Search code examples
pythonpandasnlpnltkedit-distance

edit_distance with 'findall' in pandas


I have a list of tokens and need to find them in a text. I'm using pandas to store my text. However, I noticed that sometimes the tokens I am looking for are misspelled and thus I am thinking about adding the Levenshtein distance to pick those misspelled tokens. At the moment, I implemented a very simple approach:

df_texts['Text'].str.findall('|'.join(list_of_tokens))

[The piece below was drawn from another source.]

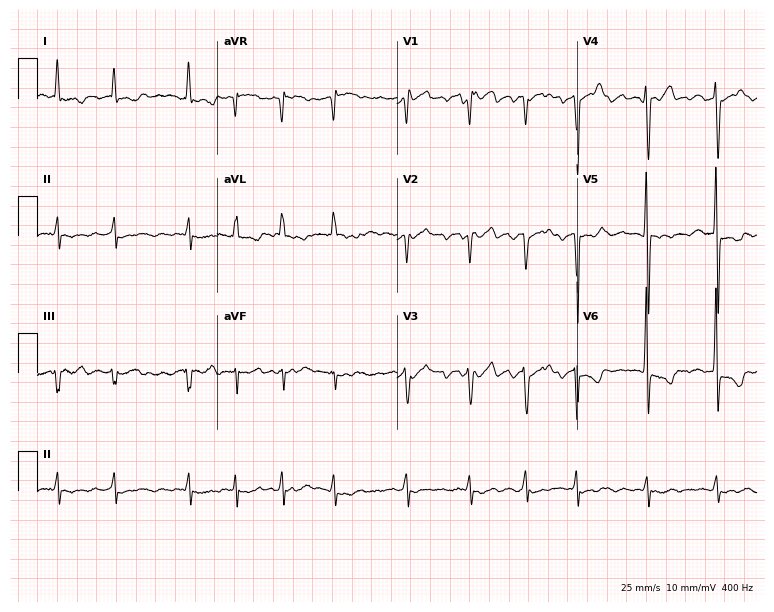
Electrocardiogram (7.3-second recording at 400 Hz), a woman, 81 years old. Interpretation includes atrial fibrillation (AF).

That works perfectly find. My question is how to add edit_distance to account for misspelled tokens? NLTK packages offers a nice function to compute edit distance:

from nltk.metrics import edit_distance

>> edit_distance('trazodone', 'trazadon')
>> 2

In the above example, trazodone is the correct token, while trazadon is misspelled one and should be retrieved from my text.

In theory, I can check every single word in my texts and measure the edit distance to decided on whether they are similar or not, but it would be very inefficient. Any pythonian ideas?


Solution

  • I would start by using a "spell check" function to get a list of all words in the corpus which are not spelled correctly. This will cut down the data set massively. Then you can brute-force the misspelled words using edit_distance against all the search tokens whose length is similar enough (say, within one or two characters of the same length).

    You can pre-compute a dict of the search tokens keyed by their length, so when you find a misspelled word like "portible" you can check its edit distance from all your search tokens having 7, 8, or 9 characters.